People sit inside their makeshift shelter on open ground after an earthquake in Kathmandu, Nepal April 26.
(photo credit: REUTERS)
Much of the damage accompanying the weekend’s earthquake and aftershocks in Nepal may have resulted from inadequate infrastructure that plagues the Himalayan nation, geologist Dr. Ariel Heimann said on Sunday.
“The shaking was very strong and took place in populated areas with weak infrastructure, with poor construction that does not meet standards,” explained Heimann, who is the director-general of the Weizmann Institute’s Davidson Institute of Science Education in Rehovot.
A 50 million-year process in the making, the Himalayan Mountain range exists due to a collision between the Indian Plate and the Eurasian plate, on whose boundary Nepal sits.
Around the world, the rate of damage of earthquakes is caused by several factors, including the earthquake’s intensity: The stronger the quake, the stronger the ground vibrations. Distance from the epicenter also plays a key role, as ground vibrations are strong closer to that center, he explained.

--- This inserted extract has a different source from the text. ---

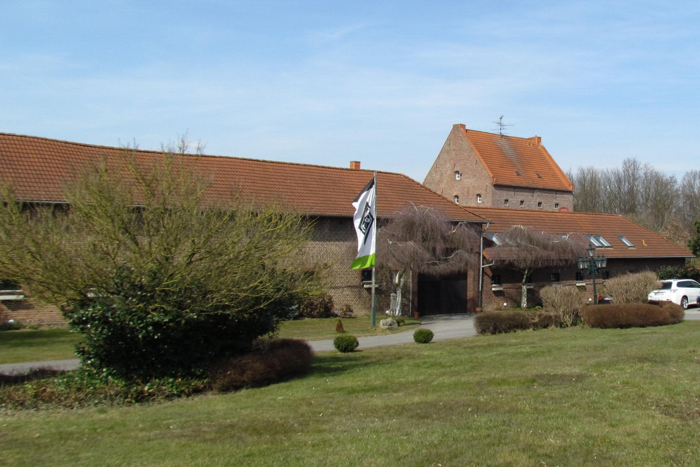 Wassermühle in der Stadt Mönchengladbach

While ground infrastructure may increase or decrease the intensity of seismic waves, Kathmandu lies in a valley with infrastructure that likely increases such waves – thereby exacerbating the damage, Heimann said. Building types and construction execution methods also play a key role in damage, as oftentimes people are injured or killed by collapsing structures rather than by earthquakes themselves.
“Therefore, correct design and construction may significantly reduce the damage to life and property as a result of an earthquake,” he said. “Kathmandu, and certainly the villages in the Himalayas are built in a patchwork, without standards, from blocks and bricks, and therefore easily collapsed due to the strong earthquake.”